Часть 1
15 октября 2018 г. в 23:07
В забегаловке — почитай, что никого. Такое уж время суток, такое уж расположение — в отнорке от переулка, рядом с подслеповато мигающим фонарем: словно не кафетерий, а конспиративная квартира.
В забегаловке — темно, тихо. Двое сидят на высоких стульях, сгорбившись, опустив головы. Их куртки яркие даже в темноте и похожи на арестантские. На голову фигуры поменьше — женщины — наброшен капюшон. Голова мужчины — рыжая до нахально-алого — непокрыта.
От плиты тянет чем-то гниловатым, протухшим. Или не от плиты? Спросить бы хозяина, да где тот — не разберешь. Только эти двое. Женщина еще сильнее привалилась к плечу мужчины; ему бы поддержать ее, но он неподвижен.
Он ждёт. Он обещал ждать.
Костяшки пальцев женщины касаются крупных, мужских костяшек. Костяшки — тонкие, белые: у него так же, как у нее. Такой белизны не бывает кожа, особенно — у жителей этой страны: только фаланги, очищенные временем даже от воспоминаний о мясе. Фаланги скользят по фалангам — бездумно, нежно. Клак-клак.
Стук такой деликатный, что почти и не слышен.
Как и глухое постукивание давным-давно отставших часов на стене, рядом с выцветшим календарем с полуодетыми девушками.
Голова женщины поворачивается к мужчине. Мужу. (А может, это просто ветер — из всех щелей: ветер выдувает из-под капюшона иссиня-черные пряди, грустно держащиеся на последних ошметках кожи). Провалы ее глазниц смотрят робко, с мольбой.
Она тоже ждёт. Она обещала.
Но только это так тяжело — греметь костями между жизнью и смертью, вечно; даже череп, которому больше не скрыть зубов за мясистым и розовым, устаёт улыбаться.
Костистые локти движутся под курткой. Не будь он уже скелетом — сошло бы движение густых, сходящихся к переносице бровей. Но бровей давно уже нет.
Кости стопы упираются в скользкий, давно не мытый пол. Упрямо — не обращая внимания на то, что часть фаланги обламывается при этом движении и падает в темноту. Стопа — другая, женская; та, на которой еще остается мягкая туфля со стершейся подошвой, — покачивается в такт.

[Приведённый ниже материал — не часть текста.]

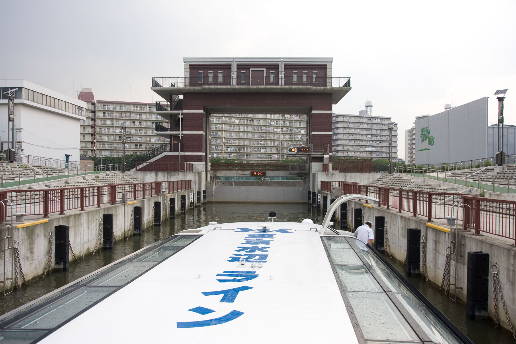 荒川ロックゲートを通過中（東京水辺ライン乗船中）
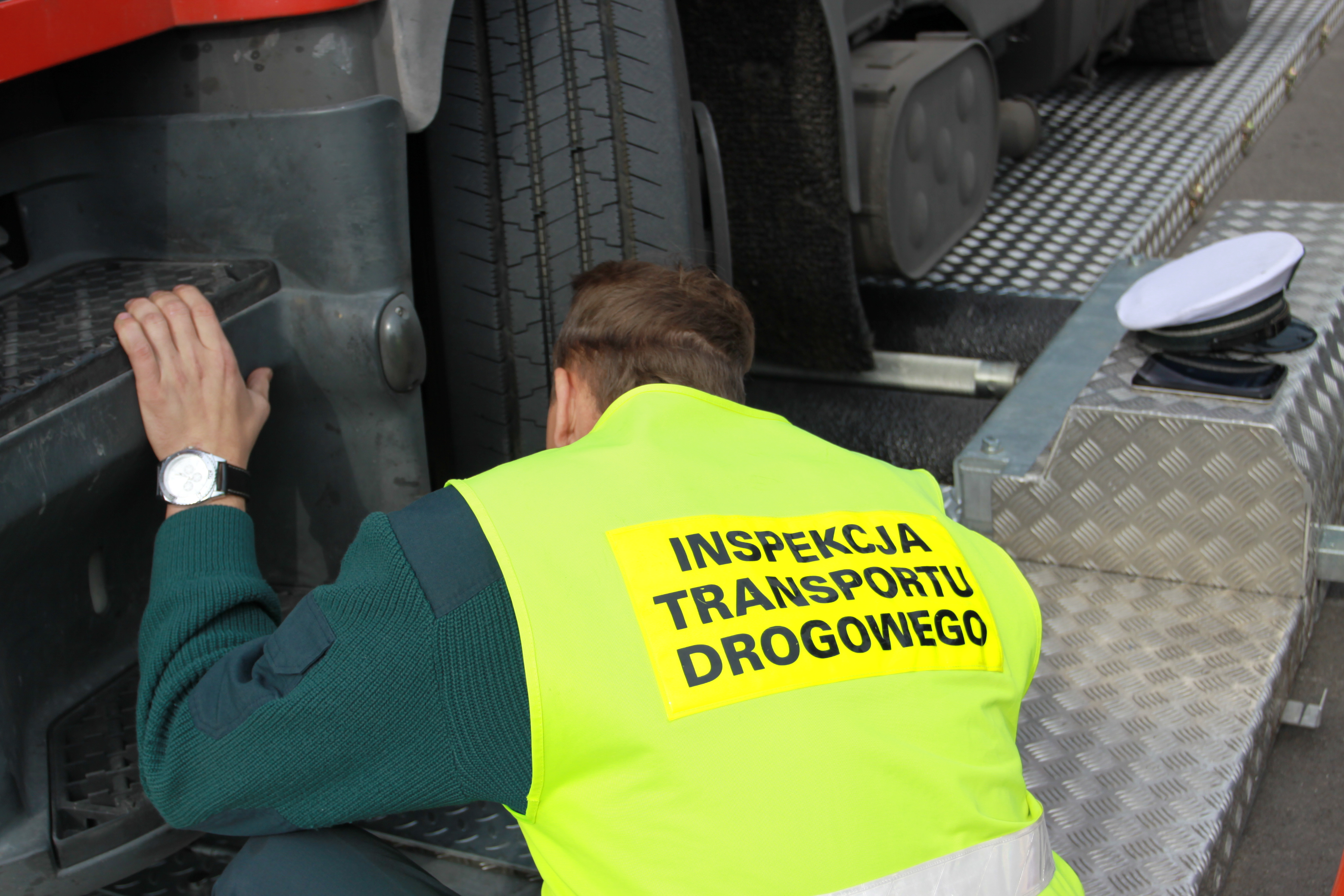 22.09.2011, Marszałek Sejmu odwiedził Suwałki, gdzie otworzył punkt kontroli i ważenia pojazdów.

Они ждут. Они сами согласились на это.
(Точнее, это он затащил ее сюда — прямо за руку: в скомпрометированную — они еще не знали об этом тогда — забегаловку, бесцеремонно засунул под прилавок. Она сложилась вдвое, обняв колени, и он еще несколько секунд стоял над ней, вглядываясь в дверной проем — грудь ходила ходуном, фантомный след погони дрожал в воздухе — прежде чем резко опуститься рядом.
Тиеми прижалась к плечу Кэнзана, слушая стук его сердца — доверчиво, как ребенок. Она сидела так до самой ночи и после, и весь следующий день — тоже: муж запретил ей вставать. Ноги затекали, живот сводило, сохло во рту — но им нужно было быть тихими, переждать. Ради детей, — шептал он ей, и она кивала. Да, ради детей.
И потом, когда уже ссохлась плоть, когда был откушен и прожеван язык, она всё равно шептала это, как молитву — без голоса. Когда крысы выедали им глаза и обгладывали пальцы, Кэнзан продолжал обнимать Тиеми так же уверенно.
А затем — непонятно, как — они оказались на стульях, так же бок о бок: спиной к дверям.
В вечном ожидании того, кто придёт.)
Но это обязательно случится. В конце концов.
Вспыхнет свет. Череп оденется кожей. Улыбка встанет в оправу губ.
Пальцы сомкнутся, обрастая плотью — рука поднимется, готовясь приветственно похлопать по плечу или заключить в полуобъятие.
…и даже если Камбе на мгновение покажется, что жесткая мозолистая ладонь отца — слишком жесткая, словно на самом деле лишена и кожи, и плоти, — он просто не позволит себе обращать на это внимание.